Over and above intuitive concerns on treatment appropriateness (Schmidt et al., 2015), it is worth noting that ongoing AP treatment in CHR-P could possibly mitigate the initial clinical presentation and modulate the later outcome trajectory thereby blurring prognostic estimates and predictive modeling. Indeed, CHR-P adolescents being already treated with antipsychotics at baseline might surreptitiously be equated to all other antipsychotics-naive CHR-P, while they are actually an antipsychotic-attenuated first-episode psychosis (Raballo, Poletti, & Preti, 2020). Conversely, CHR-P undergoing incident AP treatment may not reach the formal psychometric threshold for psychosis at follow-up (because of the ongoing treatment), yet their ascription to the ‘non-converters’ group together with medication-naive CHR-P individuals is questionable for the same reason why the same body temperature (e.g. 98.6 F or 37 C) has a different clinical meaning depending on whether or not they are undergoing anti-pyretic treatment (e.g. paracetamol). The magnitude of this systematically overlooked confounder in mainstream CHR-P literature (Raballo, Poletti, & Preti, 2020) reverberates in current prognostic estimates of longitudinal trajectories and reduces the precision of contemporary prediction models. Indeed, in the original UHR model (i.e. the conceptual and operational precursor of CHR-P), the prescription of antipsychotics was considered a functional equivalent of transition to psychosis. This is because, in common clinical practice, such therapeutic decision in individuals at putative risk for psychosis indicates that the treating staff has identified a mental state in urgent need of AP treatment (Yung et al., 2003). Precisely for the same reason, the start of the first antipsychotic treatment is typically considered the end point of the duration of untreated psychosis (DUP).

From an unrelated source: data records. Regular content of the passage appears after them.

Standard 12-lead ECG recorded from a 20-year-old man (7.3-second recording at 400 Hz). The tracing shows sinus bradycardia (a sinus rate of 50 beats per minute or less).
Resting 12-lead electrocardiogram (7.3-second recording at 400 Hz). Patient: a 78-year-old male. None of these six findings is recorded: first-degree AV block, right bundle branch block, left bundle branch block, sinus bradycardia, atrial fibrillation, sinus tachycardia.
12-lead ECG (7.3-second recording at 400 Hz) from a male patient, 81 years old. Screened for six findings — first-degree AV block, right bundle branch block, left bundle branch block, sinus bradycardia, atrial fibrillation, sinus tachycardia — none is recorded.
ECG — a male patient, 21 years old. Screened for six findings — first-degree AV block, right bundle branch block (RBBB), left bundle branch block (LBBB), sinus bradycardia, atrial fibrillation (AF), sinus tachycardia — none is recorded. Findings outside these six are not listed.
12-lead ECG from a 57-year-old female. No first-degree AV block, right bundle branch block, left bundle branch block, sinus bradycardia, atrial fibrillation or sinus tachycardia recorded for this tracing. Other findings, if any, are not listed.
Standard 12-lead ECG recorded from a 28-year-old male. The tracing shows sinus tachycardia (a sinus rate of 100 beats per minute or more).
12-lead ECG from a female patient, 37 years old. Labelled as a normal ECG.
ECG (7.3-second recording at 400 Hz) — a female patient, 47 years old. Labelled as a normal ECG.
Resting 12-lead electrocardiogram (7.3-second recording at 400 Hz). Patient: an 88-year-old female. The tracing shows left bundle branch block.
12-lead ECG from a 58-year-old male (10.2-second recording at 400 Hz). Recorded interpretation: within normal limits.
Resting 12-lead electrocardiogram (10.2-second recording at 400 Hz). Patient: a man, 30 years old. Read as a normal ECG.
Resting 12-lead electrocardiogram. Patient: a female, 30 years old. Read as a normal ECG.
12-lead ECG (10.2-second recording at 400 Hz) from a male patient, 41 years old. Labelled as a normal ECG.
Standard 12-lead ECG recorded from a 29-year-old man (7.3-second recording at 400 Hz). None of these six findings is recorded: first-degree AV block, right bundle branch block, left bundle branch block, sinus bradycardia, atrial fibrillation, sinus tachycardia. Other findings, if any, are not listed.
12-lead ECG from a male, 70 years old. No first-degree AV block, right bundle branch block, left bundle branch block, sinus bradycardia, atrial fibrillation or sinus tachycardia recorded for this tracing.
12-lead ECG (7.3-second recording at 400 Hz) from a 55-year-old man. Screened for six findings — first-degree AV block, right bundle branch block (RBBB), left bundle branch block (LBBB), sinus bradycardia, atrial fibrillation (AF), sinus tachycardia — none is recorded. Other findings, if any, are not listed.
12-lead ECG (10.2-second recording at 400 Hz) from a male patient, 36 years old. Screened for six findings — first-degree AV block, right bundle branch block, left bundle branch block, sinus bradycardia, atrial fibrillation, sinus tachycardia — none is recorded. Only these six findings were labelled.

From this perspective, to make a necessary step forward toward precision psychiatry in the field of early detection in child and adolescent psychiatry, we suggest that (a) those individuals already under ongoing antipsychotic medication at the moment of CHR-P evaluation should be considered as a separate risk group from AP-naïve ones; (b) antipsychotic medication after CHR-P diagnosis should be regarded as a functional equivalent of transition to psychosis (i.e. a mental state requiring urgent AP treatment) even when positive symptoms remain below the psychometric severity threshold. Finally, a more detailed reporting about antipsychotic treatment at baseline and follow-up is recommendable to increase transparency in the field.

Conclusions

The CHR-P construct and its overarching clinical staging framework are embracing the childhood and adolescent years as well as early adulthood; however, the majority of empirical research (and service implementation) has been relatively circumscribed to adult populations. In recent years, child and adolescent psychiatry has gradually accumulated sufficient evidence for implementing appropriate early detection strategies in this age group and to gain the primary recognition it deserves within the broader field of early detection in psychiatry. Indeed, psychosis generally does not arise out of the blue but involves progressive changes in personality, interpersonal functioning, and quality of life deeply intertwined with developmental milestones. Therefore, age-appropriate early detection strategies are essential to minimize unmet need, correct idiosyncratic referral pathways, and mitigate delayed, inappropriate treatment and duration of untreated psychosis with associated biopsychosocial consequences. CHR-P adolescents (as well as their parents) suffer from a comprehensive and pervasive reduction of their psychosocial well-being which requires appropriate individual and family support independently of the risk of developing overt positive symptoms (i.e. the current standard definition for first-episode psychosis).